What is the sign and magnitude of a point charge that produces a potential of -2.00 V at a distance of 3.00 mm?
To determine the sign and magnitude of a point charge that produces a potential of -2.00 V at a distance of 3.00 mm, we can use the equation for electrostatic potential:
V = k * Q / r
where:
V is the electrostatic potential (in volts),
k is the Coulomb's constant (k = 8.99 * 10^9 Nm^2/C^2),
Q is the charge, and
r is the distance from the charge.
In this case, we are given:
V = -2.00 V (negative potential),
r = 3.00 mm (distance in meters), and
k = 8.99 * 10^9 Nm^2/C^2.
We can rearrange the equation to solve for Q:
Q = V * r / k
Substituting the given values, we have:
Q = (-2.00 V) * (3.00 * 10^(-3) m) / (8.99 * 10^9 Nm^2/C^2)
Calculating this expression, we get:
Q ≈ -6.68 * 10^(-10) C
The magnitude of the charge is 6.68 * 10^(-10) C. Since the potential is negative, we can conclude that the charge is also negative.
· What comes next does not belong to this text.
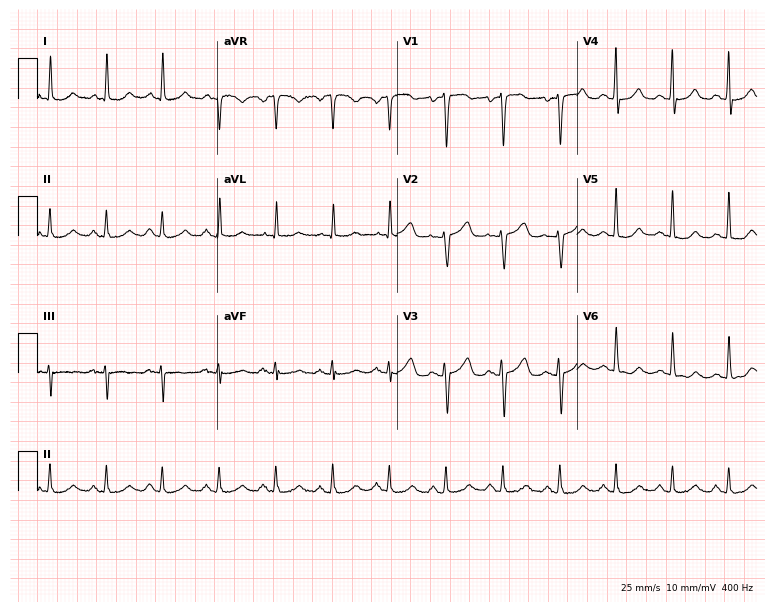
Standard 12-lead ECG recorded from a 76-year-old female patient (7.3-second recording at 400 Hz). The tracing shows sinus tachycardia (a sinus rate of 100 beats per minute or more).

To determine the sign and magnitude of the point charge, we can use the equation for electric potential:
V = k * q / r
where:
V is the potential,
k is the Coulomb's constant (k = 8.99 x 10^9 N m^2/C^2),
q is the charge, and
r is the distance from the charge.
Rearranging the equation to solve for the charge:
q = V * r / k
Substituting the given values:
V = -2.00 V (negative since potential is negative),
r = 3.00 mm (or 3.00 x 10^-3 m),
k = 8.99 x 10^9 N m^2/C^2:
q = (-2.00 V) * (3.00 x 10^-3 m) / (8.99 x 10^9 N m^2/C^2)
Calculating the value:
q = -6.00 x 10^-3 m²/C
Therefore, the sign of the point charge is negative, and the magnitude of the charge is 6.00 x 10^-3 C.